Çocukların yaratıcılığını olumsuz etkileyen en büyük faktör “doğru cevabı bulma” saplantısıdır. Sosyalleşme sürecinde, çocuklar toplumda doğru cevabı bilmiyor olmanın hep daha çok prim yaptığını öğrenir. Önce verdikleri cevaplar değişir daha sonra da düşüncedeki esnekliklerini kaybederler. Çocuğa sınırları çizilmiş olan yönergeler vermek sadece bir maket yaparken yardımcı olabilir.
    Çocuklar 2-4 yaşları arasında karalama dönemindedir. Daha çok küçük kas hareketlerini geliştirirler. Daireler ve diğer geometrik şekilleri çizerek başlarlar. 7 yaş cıvarında insanları ve diğer objeleri çizmeye başlar. Renkleri daha çok kullanır. Çok çabuk hayalkırıklığına uğrayıp vazgeçebilirler. 9 yaşına kadar sembolleri kullanmayı öğrenir. Dikkati artmıştır. Annenin kıvırcık saçları, babanın gözlüğü gibi ayırdedici objeleri çizimlerinde kullanır. 9-12 yaşlarında arkadaşlarından etkilenmeye başlar. Artık herşeyi “doğru” yapmak önem kazanır. Çocuklar yaptığı objenin gerçekten gördüğü ile tıpatıp aynı olmasını ister. Olmayınca da cesareti kırılır. Onlara sanatın gördüğü herşeyi kopya etmek olmadığını anlatmak gerekir. Farklı akımlardan örnekler göstererek bu işin bir doğrusu ideali olmadığını çocuğa anlatmak gerekir.
    Yaratıcılık sanatsal ya da müzikal yetenekten çok daha fazlasını ifade eder. Bir ressam teknik anlamda çok başarılı olabilir ama resme bakan kişilerde o resmin, o fırça dokunuşlarının biricik/tek olduğu hissini uyandıramayabilir. Çocuklarda yaratıcılık bir fikir, bir durum karşısında çocuğun beyin fırtınası yaparak olabildiğince çok öneri oluşturabilmesidir. Önerileri çok sıradan ya da orijinal olabilir. Daha sonra bunlar değerlendirilerek çocuğun yaratıcılık potansiyeli anlaşılabilir. Dört yaşındaki çocuklara “aklına gelen kırmızı olan herşeyi söyle” denildiğinde çocuklar; elma ve domatesin yanısıra üşümüş eller gibi cevaplar da verebilmiştir.

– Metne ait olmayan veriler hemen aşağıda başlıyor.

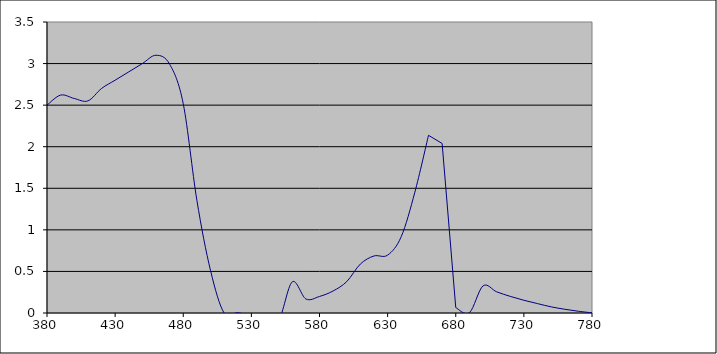
| Category | Series 0 |
|---|---|
| 780.0 | 0.002 |
| 770.0 | 0.021 |
| 760.0 | 0.045 |
| 750.0 | 0.074 |
| 740.0 | 0.113 |
| 730.0 | 0.153 |
| 720.0 | 0.2 |
| 710.0 | 0.255 |
| 700.0 | 0.326 |
| 690.0 | 0.003 |
| 680.0 | 0.065 |
| 670.0 | 2.039 |
| 660.0 | 2.137 |
| 650.0 | 1.454 |
| 640.0 | 0.919 |
| 630.0 | 0.696 |
| 620.0 | 0.686 |
| 610.0 | 0.589 |
| 600.0 | 0.378 |
| 590.0 | 0.265 |
| 580.0 | 0.199 |
| 570.0 | 0.169 |
| 560.0 | 0.375 |
| 550.0 | -0.086 |
| 540.0 | -0.052 |
| 530.0 | -0.037 |
| 520.0 | 0.004 |
| 510.0 | 0 |
| 500.0 | 0.512 |
| 490.0 | 1.356 |
| 480.0 | 2.516 |
| 470.0 | 2.993 |
| 460.0 | 3.1 |
| 450.0 | 3 |
| 440.0 | 2.9 |
| 430.0 | 2.8 |
| 420.0 | 2.7 |
| 410.0 | 2.551 |
| 400.0 | 2.58 |
| 390.0 | 2.621 |
| 380.0 | 2.5 |

     Çocuğunuz için araştırabileceği, engellenmeden oyun oynayabileceği bir ortam yaratın. Verdiği fikirleri sizinkilere uydurmaya çalışmadan kabullenin. Bir problemin çözümünde verdiği fikirleri yargılamadan kabul edin ve çözüm için deneyin. Günlük hayatın içinde ortaya çıkan bazı sorunlarda onun fikirlerini sorun. Sıradan fikirlerle başlayıp, orijinal yaratıcı değeri olan fikirlere ulaştığını göreceksiniz. Çocuğunuzun yaratıcılık yolculuğunda sonuç/ürün değil sürece değer verin.
    Einstein evreni hep merak ederdi. Sürekli sorular sorardı. Oysa bizler kendimizi eğitirken düşüncelerimizi hep sınırların içinde tuttuyoruz. Oysa yaratıcılık sınırların dışına çıkmayı gerektiriyor. Gerçek yaratıcılık için çocukların özgür bırakılması şarttır. Tony Buzan’ın “Yaratıcı Zekanın Gücü” kitabında yer verdiği bir araştırmada farklı yaş gruplarından insanlar bir teste tabii tutulmuş ve yaratıcılık oranı olarak aşağıdaki sonuç ortaya çıkmıştır:
Anaokulu çocukları %95-98,
Ortaokul çocukları %50-70,
Üniversite öğrencileri %30-50,
Yetişkinler %20’den az yaratıcılığa sahiptir.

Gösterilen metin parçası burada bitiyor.